When Saddam Hussein agreed to weapons inspectors, the Bush Cartel
found it almost impossible to take yes for an answer. Holy cow,
they said amongst themselves, he's going to let them in. What
are we going to do now? We are readying our troops as we speak.
We promised our friends at the Carlyle group and Halliburton
(among others) big contracts and big bucks from this one.
What they decided to do was discredit
the weapons inspectors. That way, if the inspectors never find
anything, people will think it is because Blix and his team are
incompetent, not that there aren't weapons. And the possibility
of war remains a go.
But, despite their best public relations
efforts, the discrediting didn't play as well as they hoped.
So they searched and searched, trying to find a scrap of something
they could pass off as plausible evidence. But, nothing appeared.
We've got to come up with another plan, they said.
So, Rumsfeld, the master mind of the
Pentagon's now defunct "Office of Strategic Influence,"
whose stated mission was to generate disinformation and propaganda,
was quoted as saying Iraq is "skilled at denial and deception"

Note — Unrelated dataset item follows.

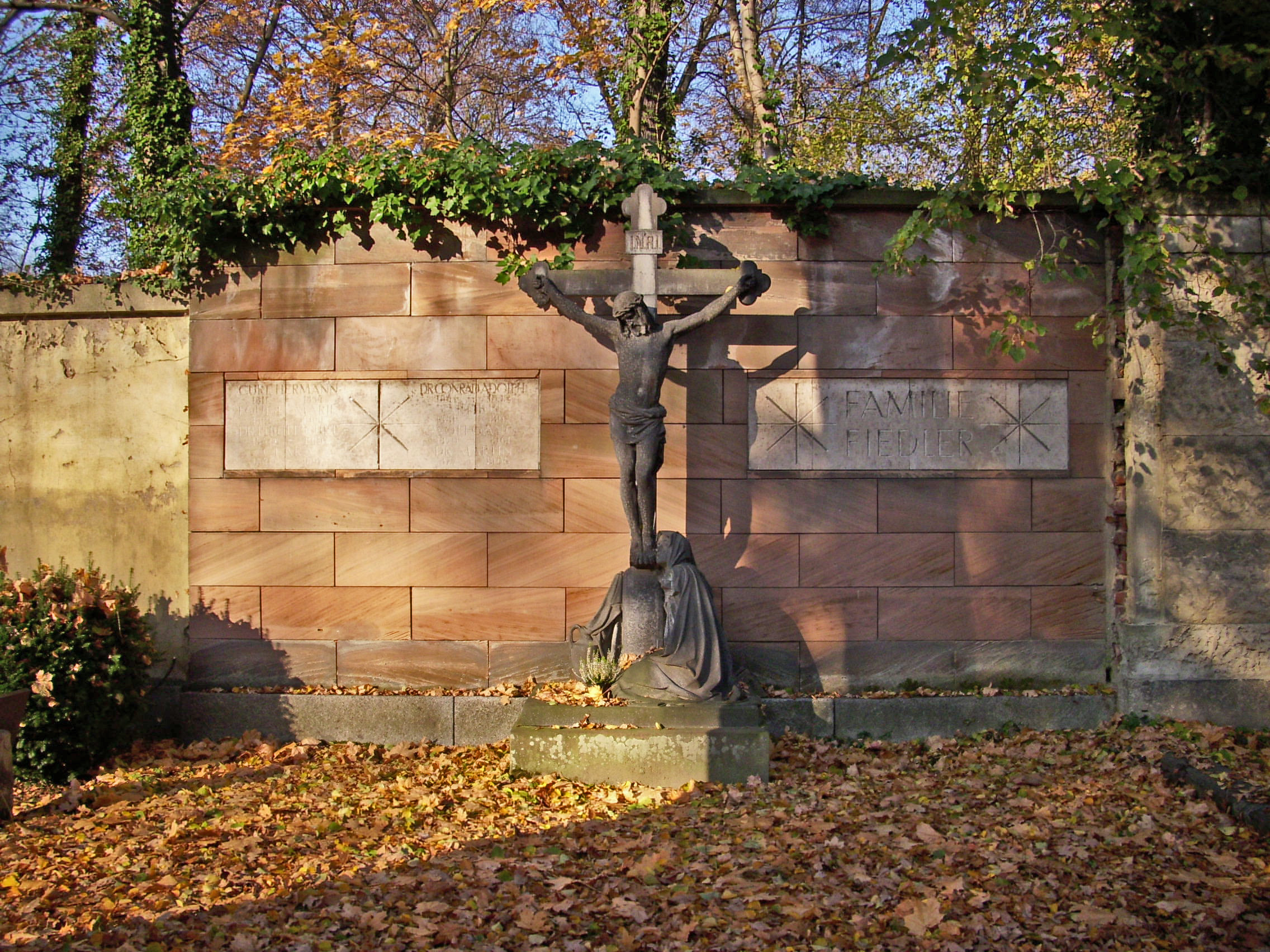 Grabstätte Conrad Fiedler und Angehörige, Südfriedhof Leipzig
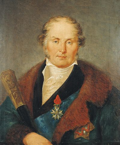 Беларуская (тарашкевіца): Партрэт Станіслава Солтана (Stanisłaŭ Sołtan)

and "the fact that the inspectors have not yet come up with
new evidence of Iraq's WMD program could be evidence, in and
of itself, of Iraq's noncooperation. " And, by the way,
now the burden of proof of innocence is on Iraq.
The entire world ought to have stood
up and shouted a collective: "You've got to be kidding!"
But he wasn't. With these proclamations
and statements of conjecture, Rumsfeld, no doubt, hoped to create
a subtle, yet major paradigm shift, an alteration of perceived
reality: no evidence is evidence. The hope was that a little
seed would be planted in the minds of Americans and the media
that will grow and blossom into unquestioned reality. "Yeah,"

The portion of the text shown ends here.